In [27]:
import re
import torch
import torch.nn as nn
from transformers import BertForTokenClassification, BertTokenizer
from transformers import AdamW
from torch.utils.data import TensorDataset, DataLoader, RandomSampler, SequentialSampler
from sklearn.model_selection import train_test_split
import numpy as np
from tqdm import tqdm, trange
from keras.preprocessing.sequence import pad_sequences  # padding
import gc

In [28]:
gc.collect()

313

In [22]:
file = "dh_msra.txt"

In [45]:
all_sentences_separate = []
all_letter_labels = []
with open(file, encoding="utf-8") as f:
    single_sentence = []
    single_sentence_labels = []
    for s in f.readlines():
        if s != "\n":
            word, label = s.split("\t")
            label = label.strip("\n")
            single_sentence.append(word)
            single_sentence_labels.append(label)
            label_set.add(label)
        elif s == "\n":
            all_sentences_separate.append(single_sentence)
            all_letter_labels.append(single_sentence_labels)
            single_sentence = []
            single_sentence_labels = []

In [46]:
print(all_sentences_separate[0:2])
print(all_letter_labels[0:2])
print(f"\n所有的标签：{label_set}")

[['当', '希', '望', '工', '程', '救', '助', '的', '百', '万', '儿', '童', '成', '长', '起', '来', '，', '科', '教', '兴', '国', '蔚', '然', '成', '风', '时', '，', '今', '天', '有', '收', '藏', '价', '值', '的', '书', '你', '没', '买', '，', '明', '日', '就', '叫', '你', '悔', '不', '当', '初', '！
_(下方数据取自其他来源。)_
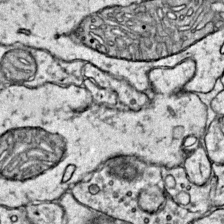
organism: Mouse
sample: Primary visual cortex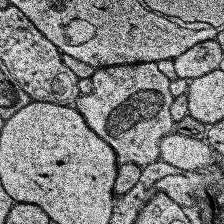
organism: Human
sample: Temporal Lobe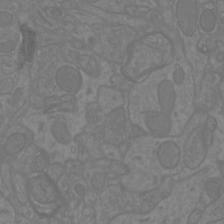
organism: Mouse
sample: Cortical neurons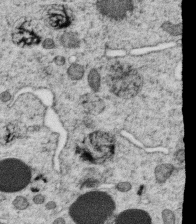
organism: C. elegans
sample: C. elegans oocyte; sperm cells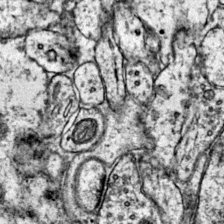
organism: Mouse
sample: Primary visual cortex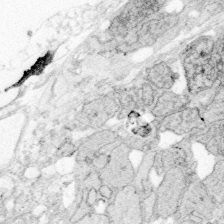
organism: Zebrafish
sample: Whole-Brain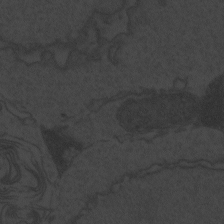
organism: Zebrafish
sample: Macrophage infected with Toxoplasma gondii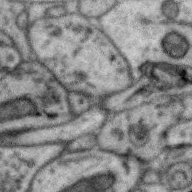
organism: Zebra finch
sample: Brain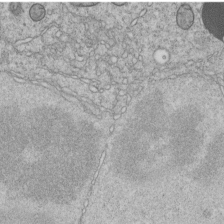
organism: C. elegans
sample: C. elegans embryo early stage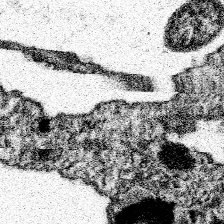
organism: Spongilla lacustris
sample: Neuroid cell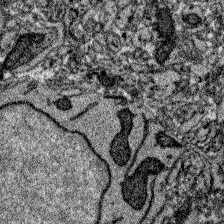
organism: Zebrafish
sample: Larval olfactory bulb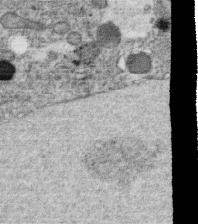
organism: C. elegans
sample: C. elegans oocyte; sperm cells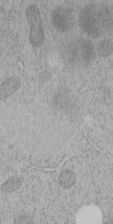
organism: C. elegans
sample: C. elegans embryo early stage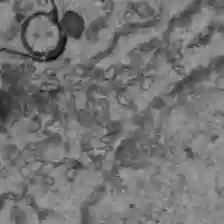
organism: C57BL Mouse
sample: Liver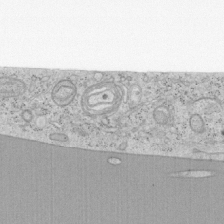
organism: Human
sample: HeLa cells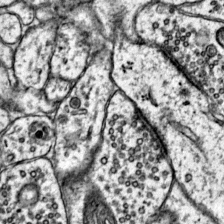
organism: Mouse
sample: Primary visual cortex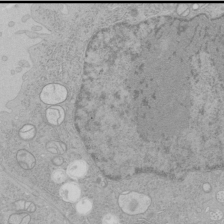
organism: Human
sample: Mitochondria in HCT116 cells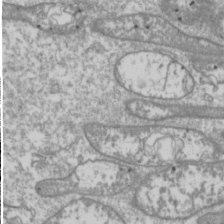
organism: Drosophila
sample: Cell division; meiosis; drosophila spermatocytes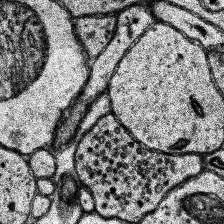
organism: Human
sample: Temporal Lobe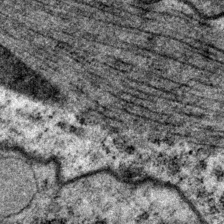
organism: P. pacificus
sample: Pharynx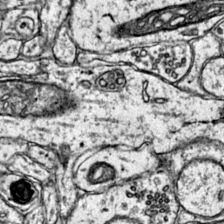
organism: Mouse
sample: Primary visual cortex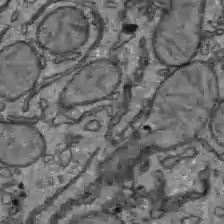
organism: C57BL Mouse
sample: Liver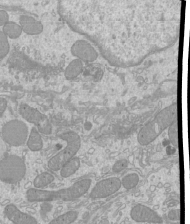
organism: Mouse
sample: Cilia; mouse epididymis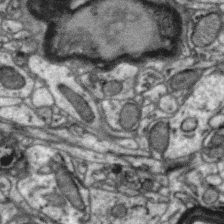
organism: Zebra finch
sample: Brain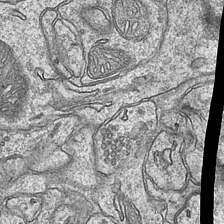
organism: Mouse
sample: CA1 Hippocampus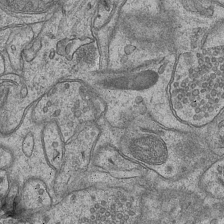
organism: Mouse
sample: CA1 Hippocampus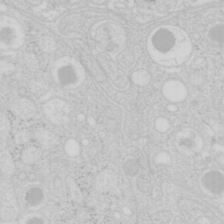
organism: Mouse
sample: Pancreas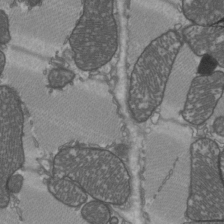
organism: C57BL Mouse
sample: Heart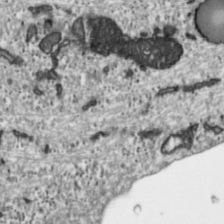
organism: Toxoplasma gondii
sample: Parasites in a vacuole inside a host cell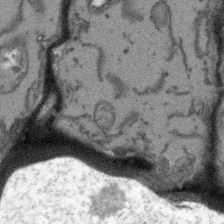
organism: Arabidopsis thaliana
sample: Root tip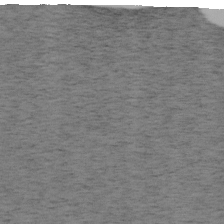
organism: Mouse
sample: OT-I killer T cells with ID8 ovarian cancer cells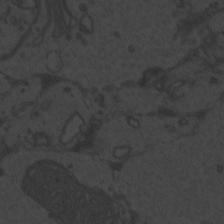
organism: Zebrafish
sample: Macrophage infected with Toxoplasma gondii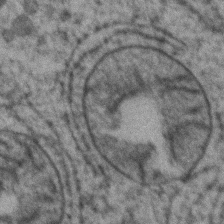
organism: Zebrafish
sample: Zebrafish embryo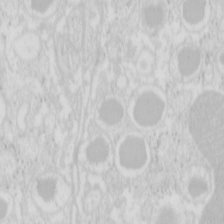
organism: Mouse
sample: Pancreas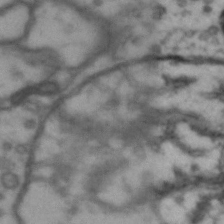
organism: Drosophila
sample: Brain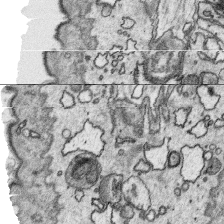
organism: Platynereis dumerilii
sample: Parapodia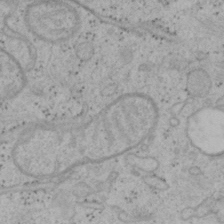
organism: Human
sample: HeLa cells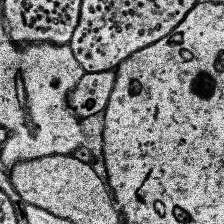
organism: Human
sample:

'], ['藏', '书', '本', '来', '就', '是', '所', '有', '传', '统', '收', '藏', '门', '类', '中', '的', '第', '一', '大', '户', '，', '只', '是', '我', '们', '结', '束', '温', '饱', '的', '时', '间', '太', '短', '而', '已', '。']]
[['O', 'O', 'O', 'O', 'O', 'O', 'O', 'O', 'O', 'O', 'O', 'O', 'O', 'O', 'O', 'O', 'O', 'O', 'O', 'O', 'O', 'O', 'O', 'O', 'O', 'O', 'O', 'O', 'O', 'O', 'O', 'O', 'O', 'O', 'O', 'O', 'O', 'O', 'O', 'O', 'O', 'O', 'O', 'O', 'O', 'O', 'O', 'O', 'O', 'O'], ['O', 'O', 'O', 'O', 'O', 'O', 'O', 'O', 'O', 'O', 'O', 'O', 'O', 'O', 'O', 'O', 'O', 'O', 'O', 'O', 'O', 'O', 'O', 'O', 'O', 'O', 'O', 'O', 'O', 'O', 'O', 'O', 'O', 'O', 'O', 'O', 'O']]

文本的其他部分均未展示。